Was euphorisch begann, schlägt in Frust um – und beglückt bis heute nicht jeden. Ein Rückblick auf das letzte Jahr der DDR: Was hätte anders laufen können?“
Ich bekomme auch heute noch Gänsehaut wenn ich Aufnahmen wie diese sehe. Davon wird es in diesem Jahr hier noch einige geben, denke ich.

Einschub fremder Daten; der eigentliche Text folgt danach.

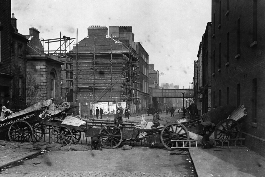 Dublin im April 1916 - Osteraufstand - Straßenbarrikade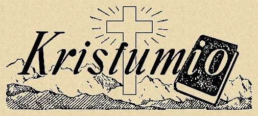 Vinjett till den grönländska tidningen Kristumio.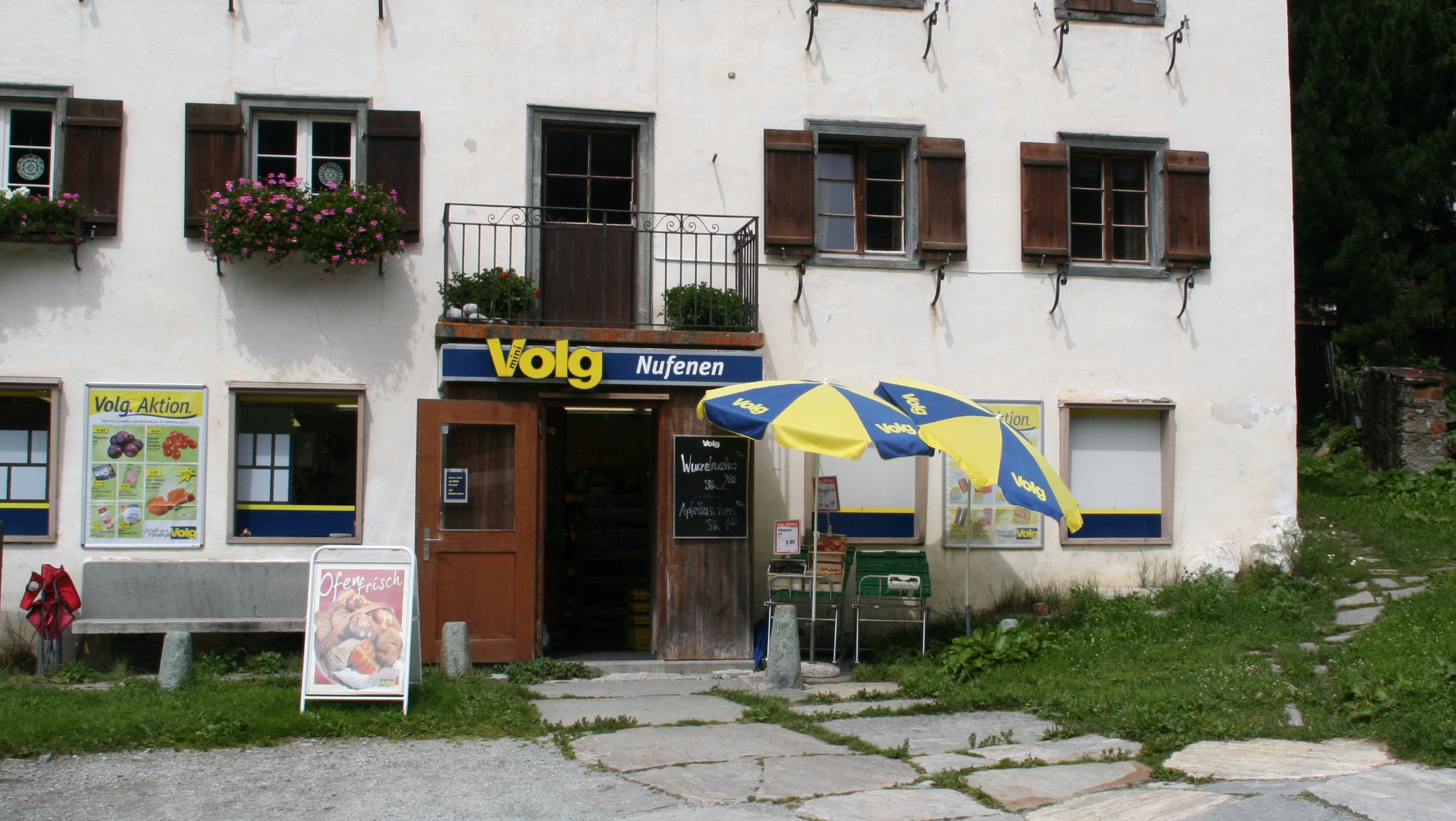 Volgl in Nufenen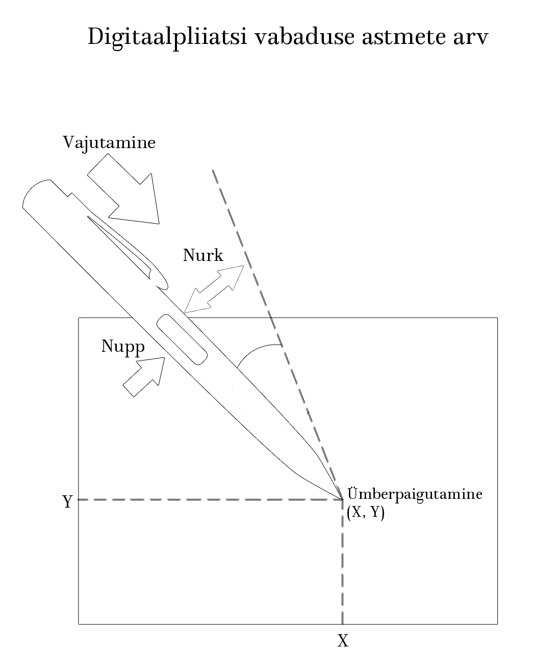 Digitaalpliiatsi vabadusastmete arv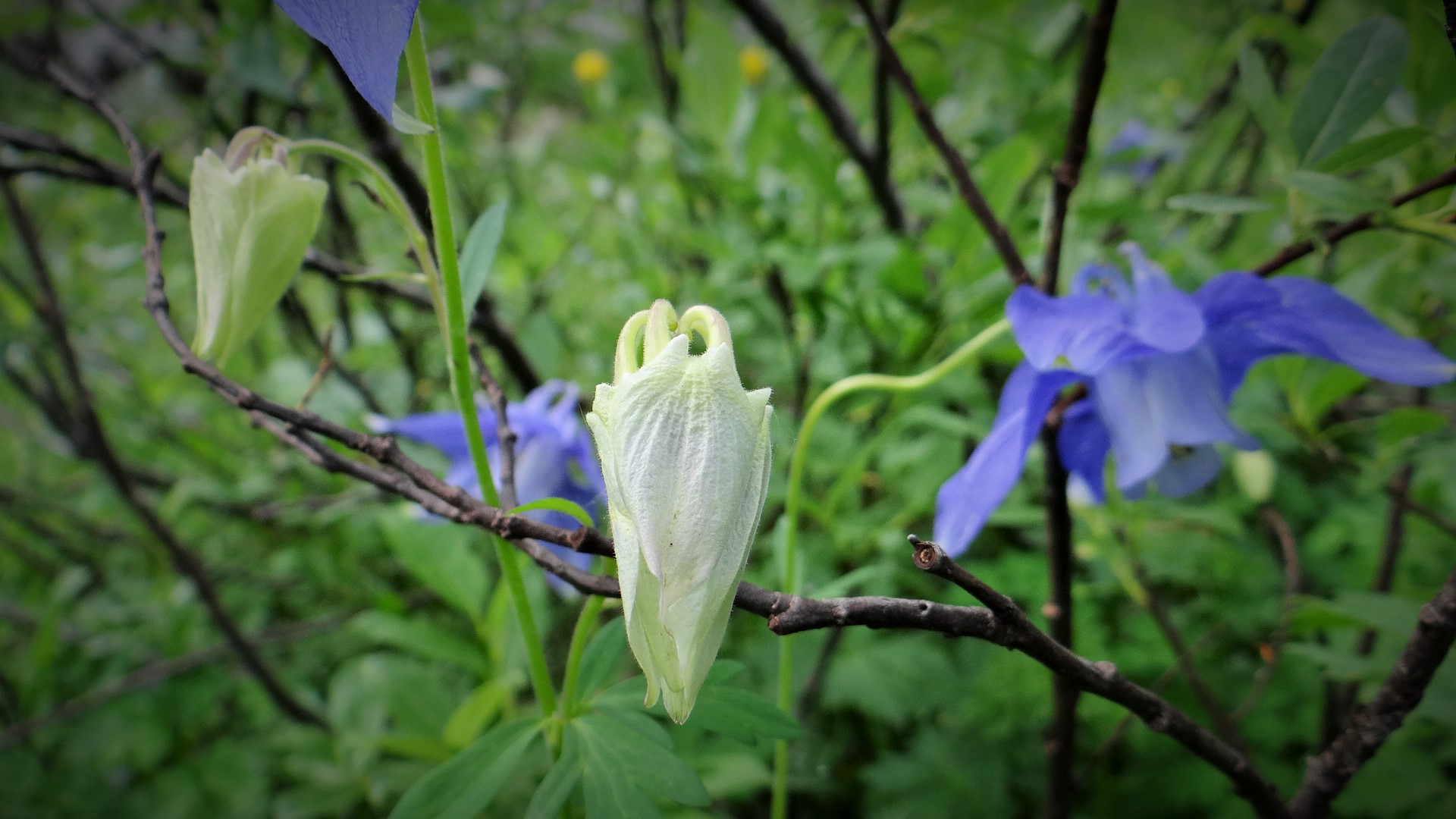 Ancolies des Alpes dans le Parc National de la Vanoise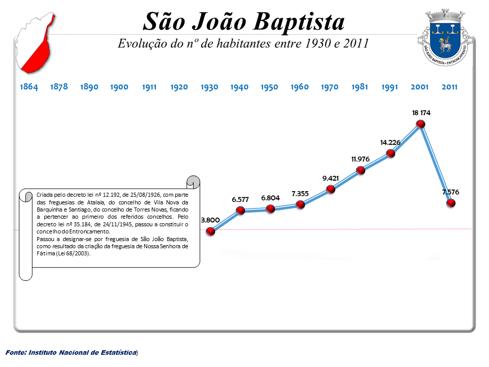 Evolução da População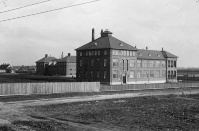 Esbjerg Sygehus i 1909.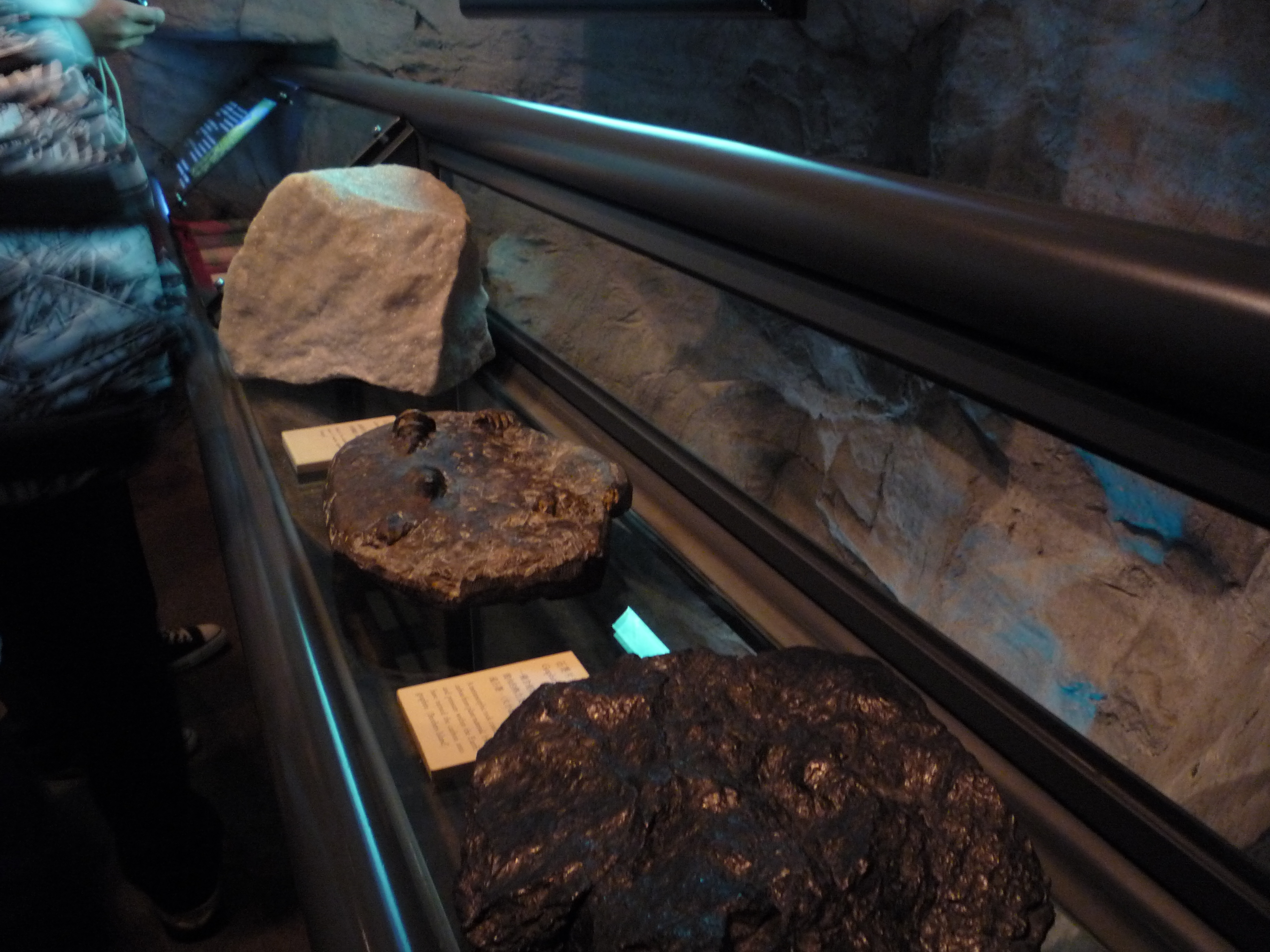 Rocks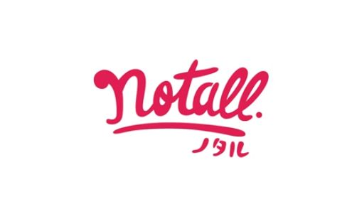 NOTALLロゴ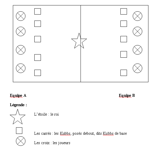 installation du jeu suédois Kubb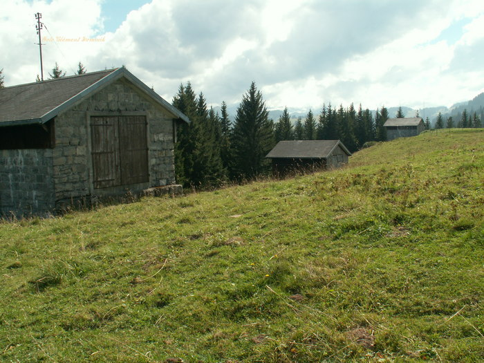 Drei Bunker der Stellung Jaunpass

Als 20-Jährige startete Katrin Hattenhauer gemeinsam mit ihren Mitstreitern die Proteste vom 4. September 1989, riskierte einiges und trug die sich daraus für sie ergebenen Konsequenzen. SpOns einestages hat mir ihr über diese Tage gesprochen.
Schon am 10. Juni 1989 forderten Katrin Hattenhauer und andere Protagonisten des friedlichen Umsturzes das DDR-Regime gezielt heraus: mit der Organisation des ersten Straßenmusikfestivals in Leipzig. „Das war die Probe zur Revolution“, sagt sie.
Überall in der Stadt musizierten junge Leute – der ohnmächtige Staat reagierte mit 84 Festnahmen. Auch Katrin Hattenhauer wurde „zugeführt“, was sie nicht davon abhielt, am 4. September 1989 noch einen Schritt weiterzugehen. „Wir mussten uns dieses Land zurückerobern“, sagt sie.